== Records supplied ==

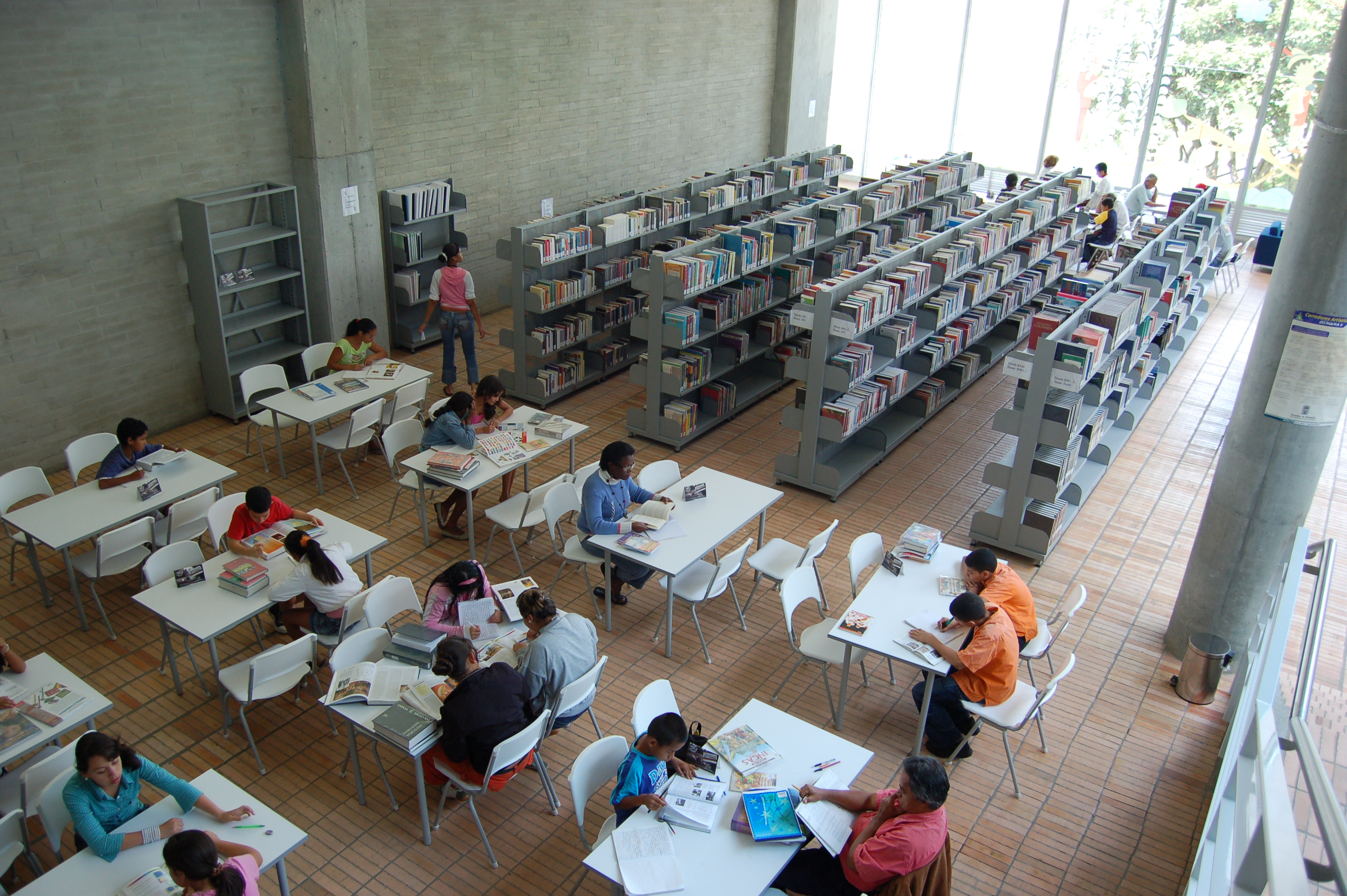 Biblioteca Tomás Carrasquilla, Medellín, Colombiadellin - Biblioteca T Carrasquilla - Comunas 6 y 7 - 12
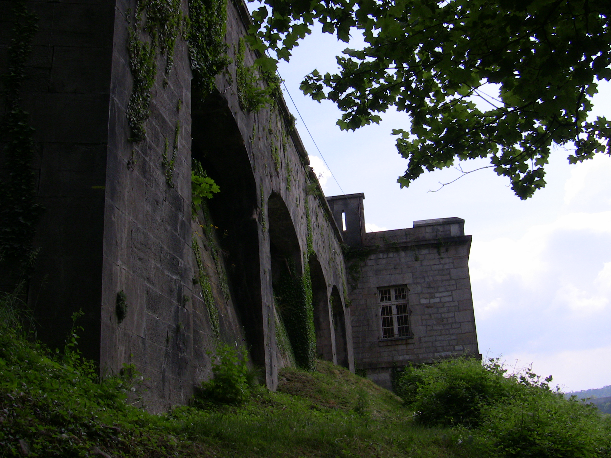 Les remparts ouest du fort de Beauregard, à Besançon (Doubs, France).
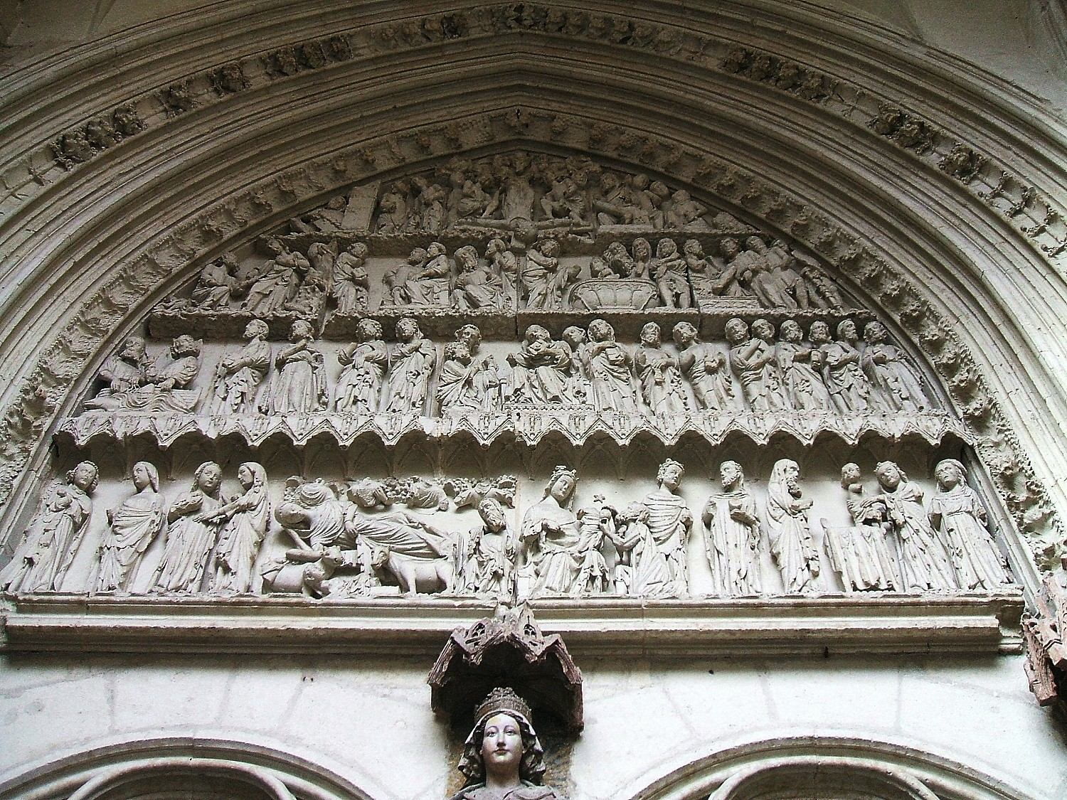 Tímpano del Pórtico Viejo, iglesia de San Pedro Apóstol, Vitoria-Gasteiz (s-XIV)
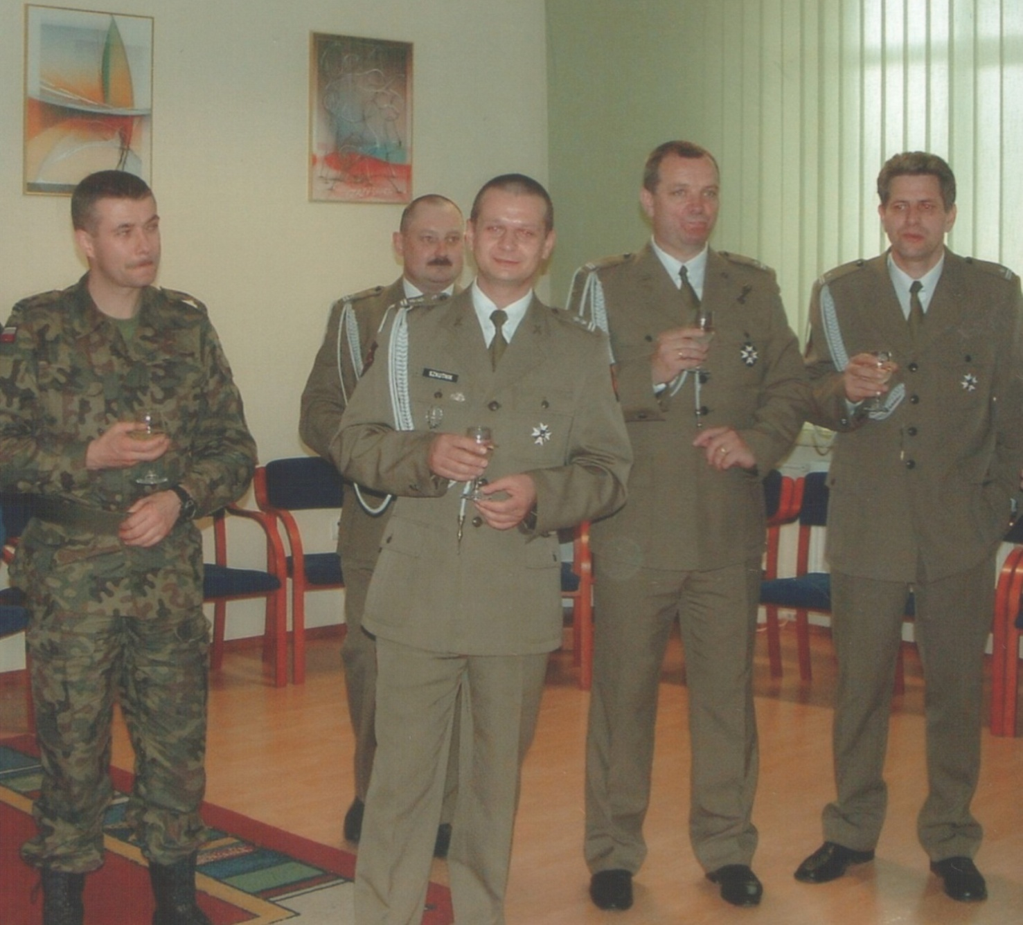 Pożegnanie z 6 BKPanc - ppłk. Arkadiusz Szkutnik
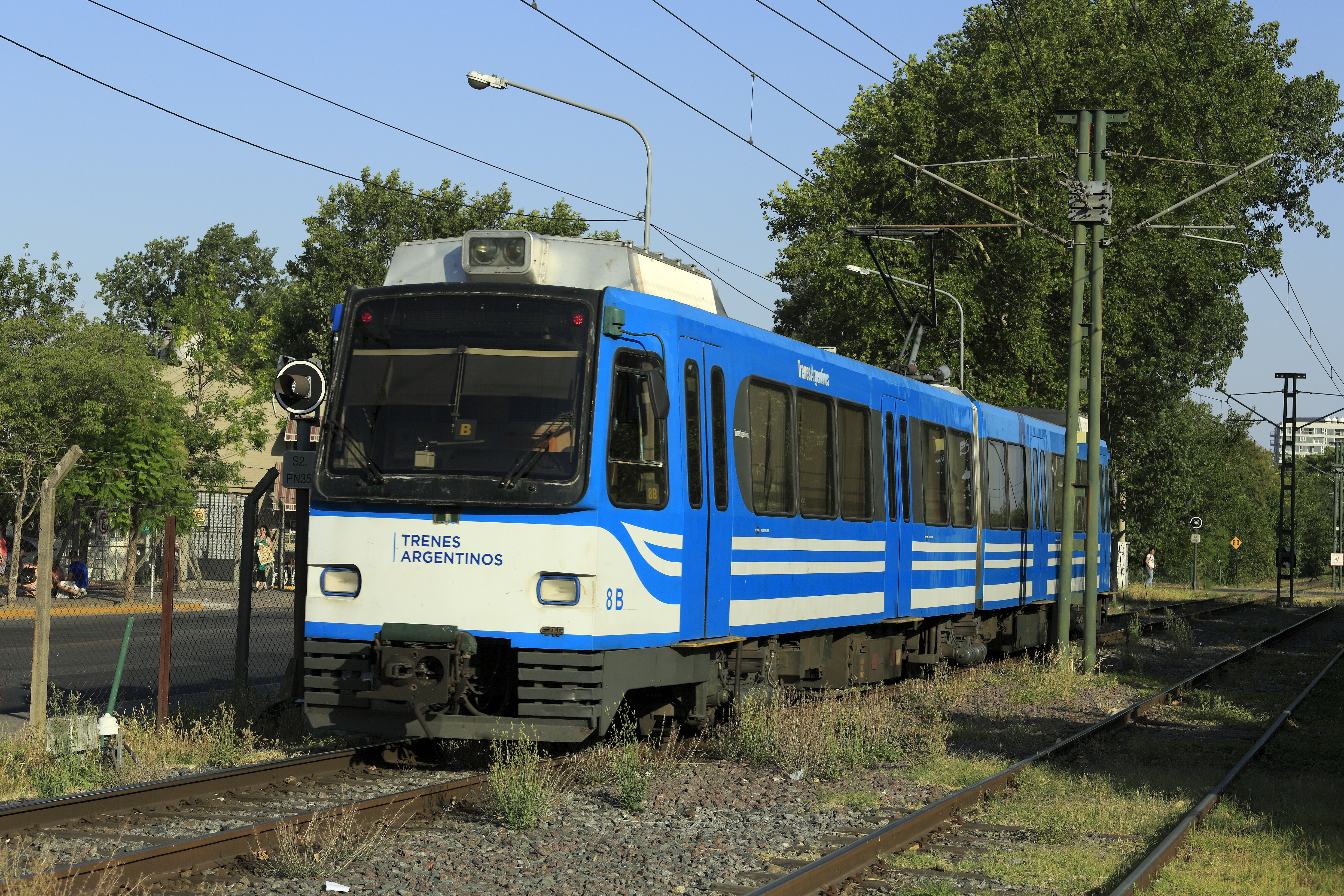 Zug nach Maipú vom Wegübergang Calle Salta, Nachschuss. Die Triebwagen sind ein bis auf Einstiegshöhe und Spurweite kaum veränderter Nachbau der FGV-Reihe 3700 der Metro Valencia
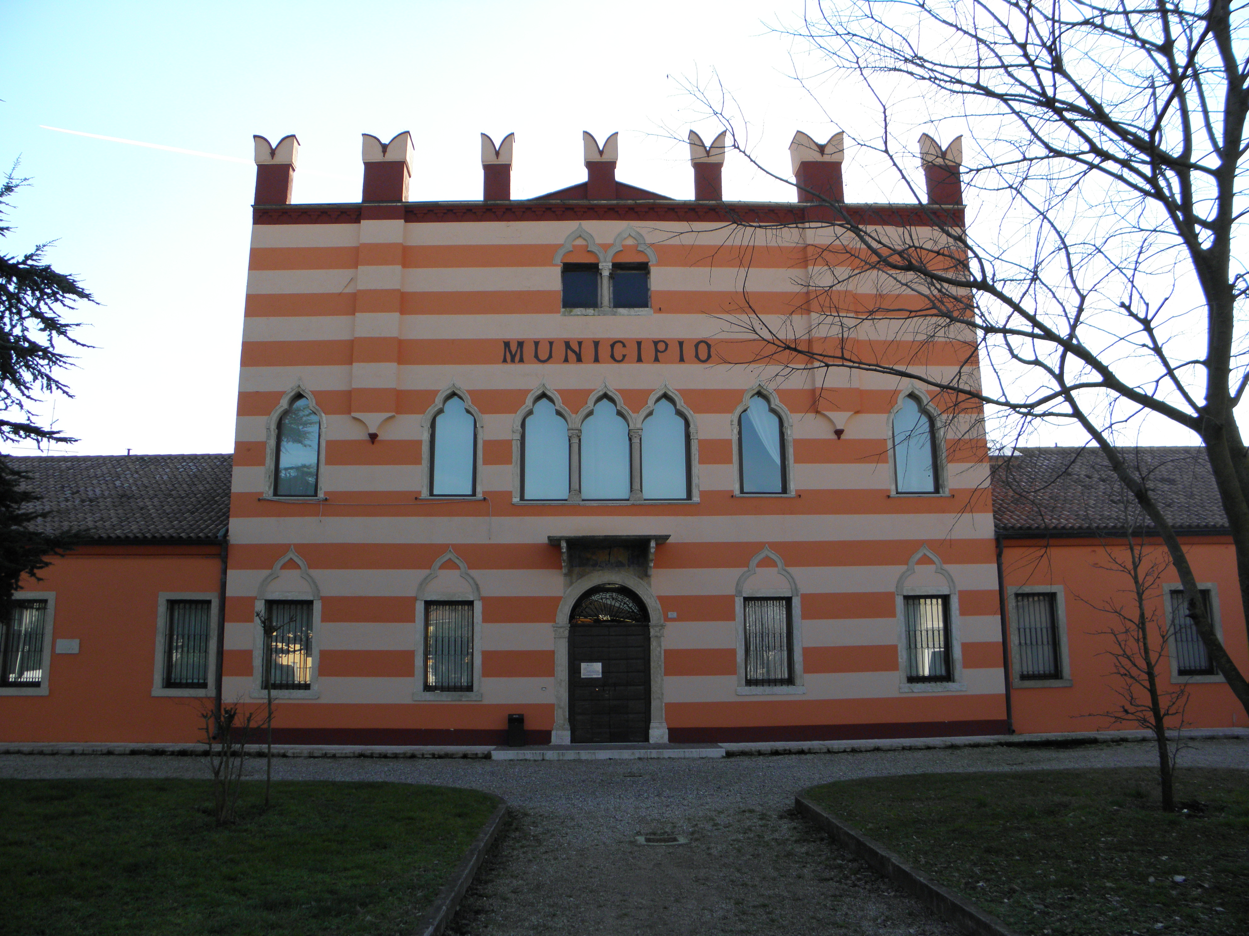 Isola Rizza, provincia di Verona: Villa Pollettini, sede municipale di Isola Rizza (XV secolo)
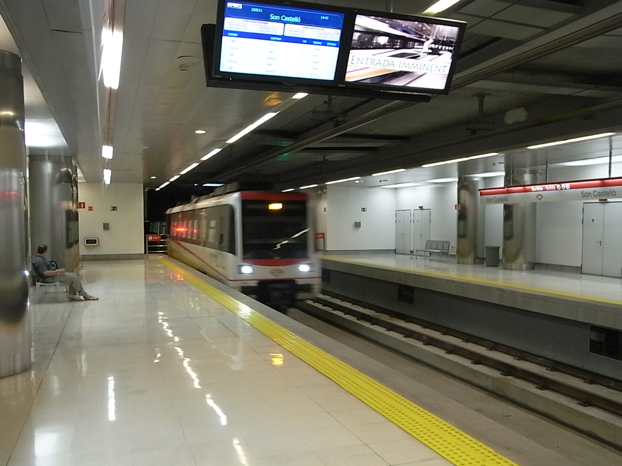 U-Bahnhof Son Castelló in Palma (Mallorca)
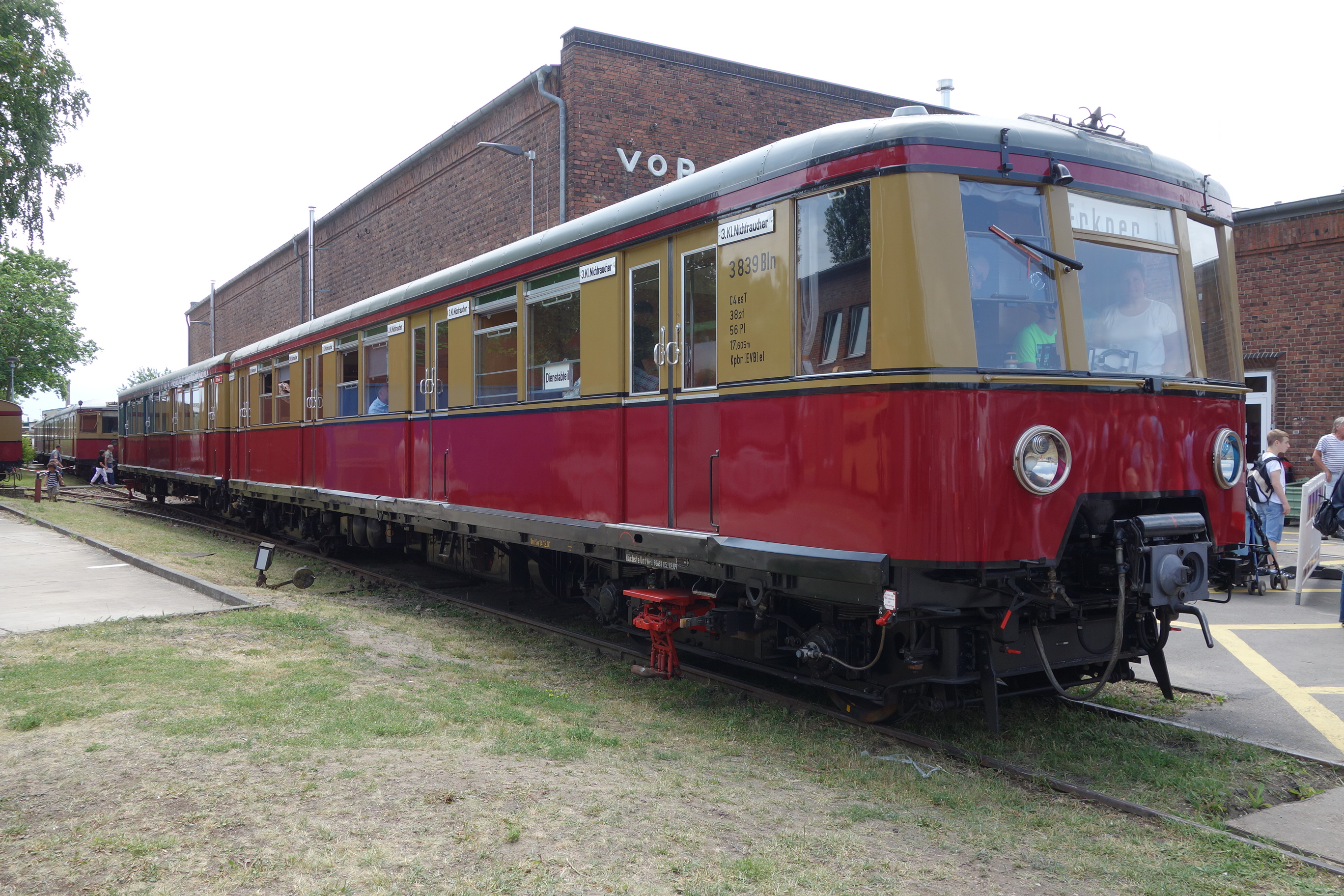 Historisches Fahrzeug der Baureihe ET 167 neben der Triebwagenhalle Erkner der S-Bahn Berlin
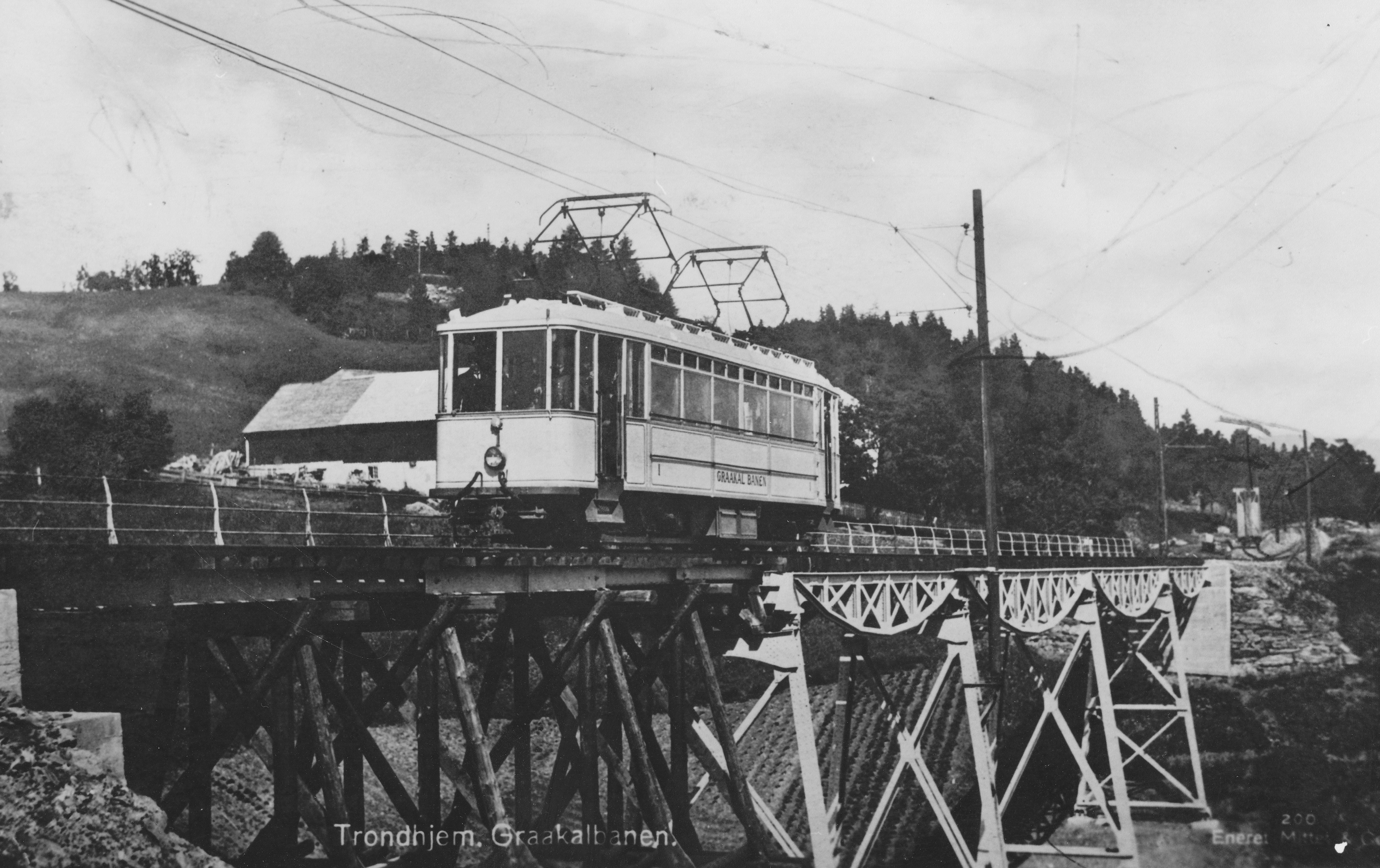 Graakallbanen. Hoemsbrua. Fra et postkort. Mittet & Co, ukjent år.

===

Exercise directions: Your copy should hold only the lines running from the one that contains "Isola Rizza, provincia" through the final line of the data; transcribe them exactly, both ends included, and leave pictures out.

Reply:
 Isola Rizza, provincia di Verona: Villa Pollettini, sede municipale di Isola Rizza (XV secolo)
 U-Bahnhof Son Castelló in Palma (Mallorca)
 Historisches Fahrzeug der Baureihe ET 167 neben der Triebwagenhalle Erkner der S-Bahn Berlin
 Graakallbanen. Hoemsbrua. Fra et postkort. Mittet & Co, ukjent år.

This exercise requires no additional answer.